Ball 1 is moving to the right at speed Vo when it collides with ball 2 - is initially at rest. After the collision, ball 1 's initial KE decreases by 80% and has a velocity at an angle of 40 degress below the horizontal.
what fraction of the initial KE does ball 2 have after the collision?
To find the fraction of the initial kinetic energy (KE) that ball 2 has after the collision, we need to compare the final KE of ball 2 with its initial KE.
Let's denote the initial KE of ball 1 as KE1(initial) and the initial KE of ball 2 as KE2(initial).
Since ball 1's initial KE decreases by 80%, the final kinetic energy of ball 1, KE1(final), can be calculated as:
KE1(final) = KE1(initial) - 0.8 * KE1(initial)
= 0.2 * KE1(initial)
Now, we know that kinetic energy is proportional to the square of velocity. Therefore, if the initial velocity of ball 1 is Vo, the final velocity (V1(final)) of ball 1 can be calculated using the angle of 40 degrees below the horizontal.
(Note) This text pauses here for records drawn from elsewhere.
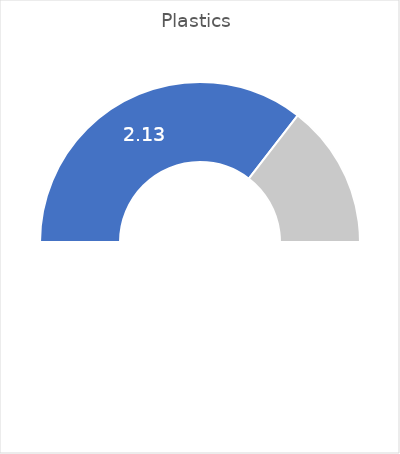
| Category | Series 0 |
|---|---|
| 0 | 0.709 |
| 1 | 0.291 |
| 2 | 1 |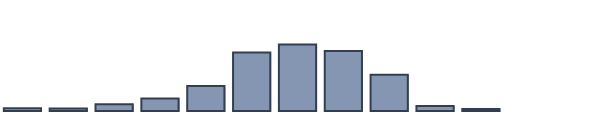
| Category | Series 0 |
|---|---|
| 0 | 0.985 |
| 1 | 0.909 |
| 2 | 2.424 |
| 3 | 4.47 |
| 4 | 9.015 |
| 5 | 21.061 |
| 6 | 23.939 |
| 7 | 21.591 |
| 8 | 13.03 |
| 9 | 1.818 |
| 10 | 0.758 |
| 11 | 0 |
| 12 | 0 |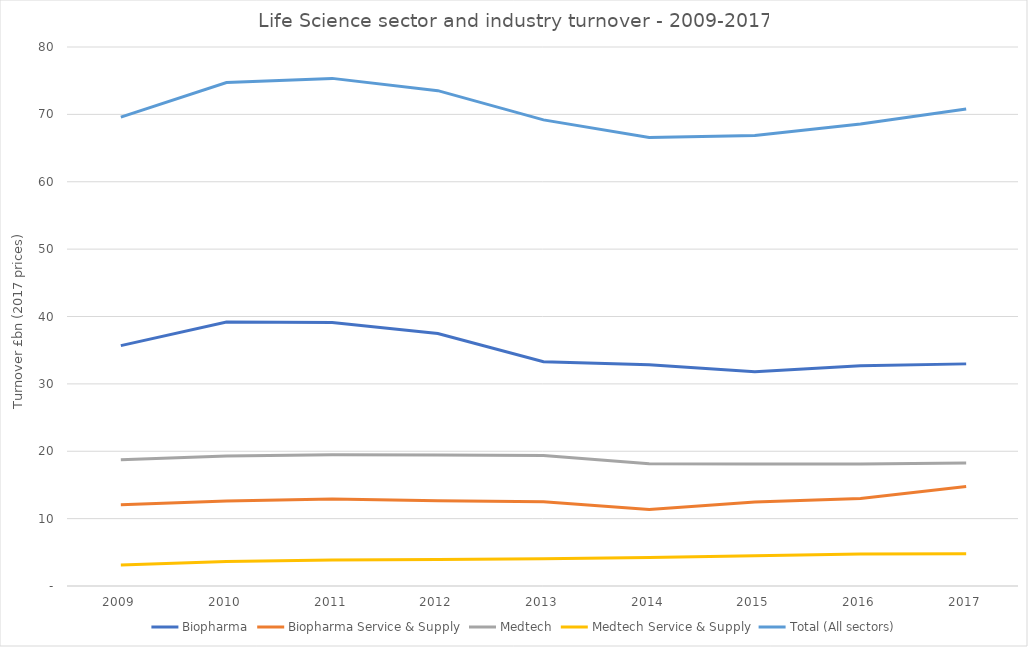
| Category | Biopharma | Biopharma Service & Supply | Medtech | Medtech Service & Supply | Total (All sectors) |
|---|---|---|---|---|---|
| 2009 | 35.674 | 12.073 | 18.726 | 3.128 | 69.6 |
| 2010 | 39.187 | 12.6 | 19.312 | 3.631 | 74.729 |
| 2011 | 39.115 | 12.9 | 19.478 | 3.848 | 75.342 |
| 2012 | 37.484 | 12.67 | 19.438 | 3.929 | 73.521 |
| 2013 | 33.276 | 12.497 | 19.372 | 4.04 | 69.185 |
| 2014 | 32.834 | 11.364 | 18.142 | 4.238 | 66.578 |
| 2015 | 31.797 | 12.455 | 18.124 | 4.5 | 66.877 |
| 2016 | 32.698 | 13.004 | 18.105 | 4.757 | 68.565 |
| 2017 | 32.968 | 14.777 | 18.262 | 4.804 | 70.811 |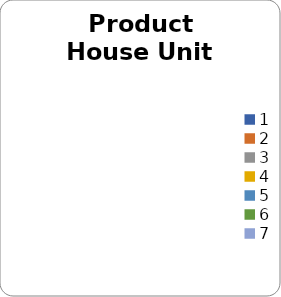
| Category | Series 0 |
|---|---|
| 0 | 0 |
| 1 | 0 |
| 2 | 0 |
| 3 | 0 |
| 4 | 0 |
| 5 | 0 |
| 6 | 0 |

For simplicity, let's disregard the horizontal and vertical components of the velocities and focus only on the magnitudes. The horizontal component of V1(final) can be calculated as:
V1(final) = Vo * cos(40)
Similarly, the vertical component of V1(final) can be calculated as:
V1(vertical final) = -Vo * sin(40)
During the collision, momentum is conserved. Therefore, the momentum of ball 1 after the collision, P1(final), can be calculated as:
P1(final) = m1 * V1(final)
Here, m1 is the mass of ball 1.
Since ball 2 is initially at rest and the collision is a two-body collision, the momentum of ball 2 after the collision, P2(final), is given by:
P2(final) = m2 * v2(final)
Here, m2 is the mass of ball 2.
Since momentum is conserved, we can equate P1(final) and P2(final) to find the final velocity of ball 2, v2(final):
P1(final) = P2(final)
m1 * V1(final) = m2 * v2(final)
Solving for v2(final), we get:
v2(final) = (m1 / m2) * V1(final)
Now, the final kinetic energy of ball 2, KE2(final), can be calculated using the formula:
KE2(final) = 0.5 * m2 * (v2(final))^2
Substituting the value of v2(final) and simplifying the expression, we have:
KE2(final) = 0.5 * m2 * [(m1 / m2) * V1(final)]^2
= (m1^2 / 2 * m2) * (V1(final))^2
Finally, let's calculate the fraction of the initial KE of ball 2:
Fraction of initial KE of ball 2 = KE2(final) / KE2(initial)
Where KE2(initial) is the initial kinetic energy of ball 2.
Therefore, to find the fraction of the initial KE that ball 2 has after the collision, you need to substitute the given values into the formulas and perform the necessary calculations.